- [Exercise goal] Filter the entries for lines with the word "Castilla".

- [Provided entries]
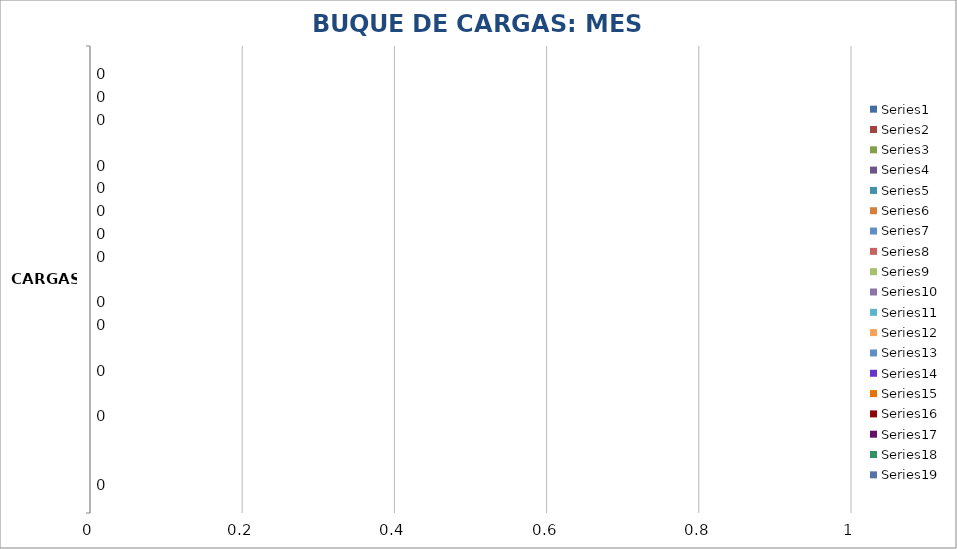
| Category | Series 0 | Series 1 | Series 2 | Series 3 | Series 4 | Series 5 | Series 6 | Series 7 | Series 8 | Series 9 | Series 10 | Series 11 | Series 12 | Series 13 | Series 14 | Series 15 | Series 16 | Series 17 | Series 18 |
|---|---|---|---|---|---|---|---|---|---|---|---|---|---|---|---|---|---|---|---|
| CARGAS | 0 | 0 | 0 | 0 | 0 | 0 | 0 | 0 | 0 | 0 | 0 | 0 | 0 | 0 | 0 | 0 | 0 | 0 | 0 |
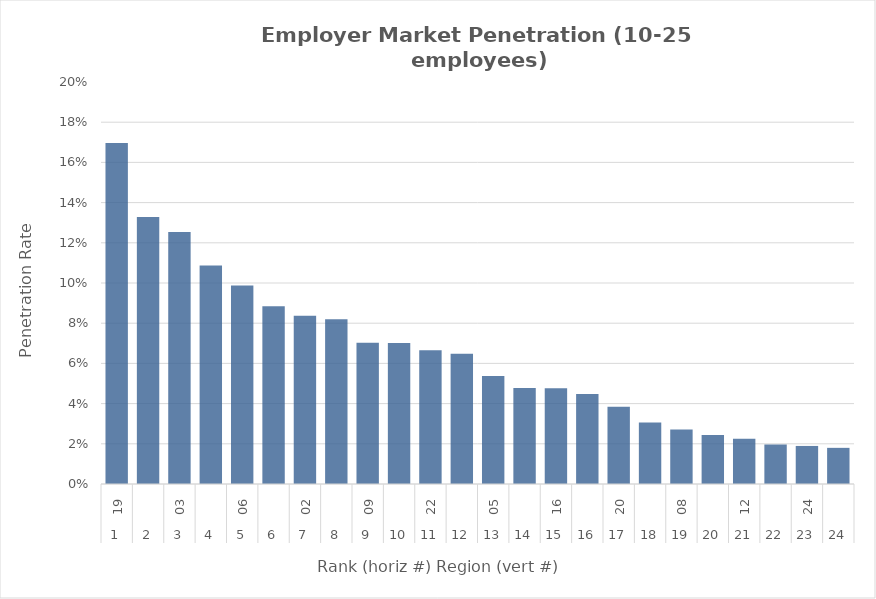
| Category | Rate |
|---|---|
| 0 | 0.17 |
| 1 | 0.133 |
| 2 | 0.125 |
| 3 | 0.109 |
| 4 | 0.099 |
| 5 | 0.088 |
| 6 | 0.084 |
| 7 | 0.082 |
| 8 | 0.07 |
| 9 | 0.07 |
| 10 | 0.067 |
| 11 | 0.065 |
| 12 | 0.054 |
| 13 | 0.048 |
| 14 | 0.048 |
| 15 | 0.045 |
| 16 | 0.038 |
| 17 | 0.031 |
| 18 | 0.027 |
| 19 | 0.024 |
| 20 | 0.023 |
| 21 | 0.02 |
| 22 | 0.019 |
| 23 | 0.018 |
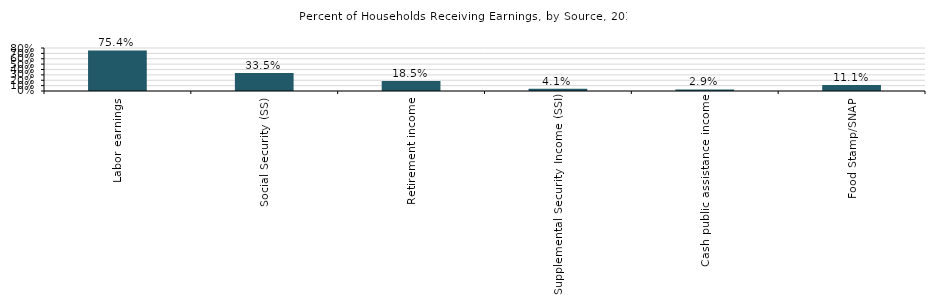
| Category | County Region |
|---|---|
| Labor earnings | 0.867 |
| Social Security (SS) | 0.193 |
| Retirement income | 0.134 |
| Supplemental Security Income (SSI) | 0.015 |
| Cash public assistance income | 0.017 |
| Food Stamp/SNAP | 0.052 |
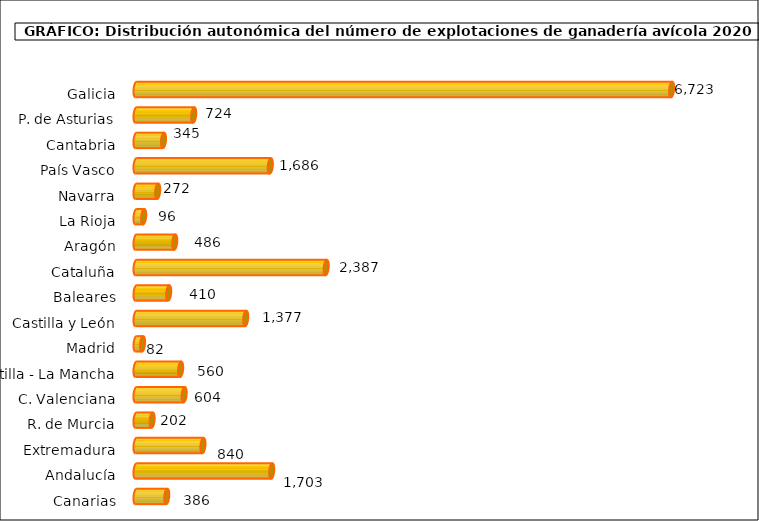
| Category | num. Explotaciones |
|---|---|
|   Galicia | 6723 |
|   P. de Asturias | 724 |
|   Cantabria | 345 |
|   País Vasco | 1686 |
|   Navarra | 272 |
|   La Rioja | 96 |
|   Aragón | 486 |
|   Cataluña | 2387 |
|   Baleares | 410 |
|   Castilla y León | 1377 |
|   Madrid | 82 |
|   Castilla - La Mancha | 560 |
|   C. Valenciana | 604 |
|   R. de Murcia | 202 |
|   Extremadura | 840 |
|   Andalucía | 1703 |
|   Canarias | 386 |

- [Written reply]
|   Castilla y León | 1377 |
|   Castilla - La Mancha | 560 |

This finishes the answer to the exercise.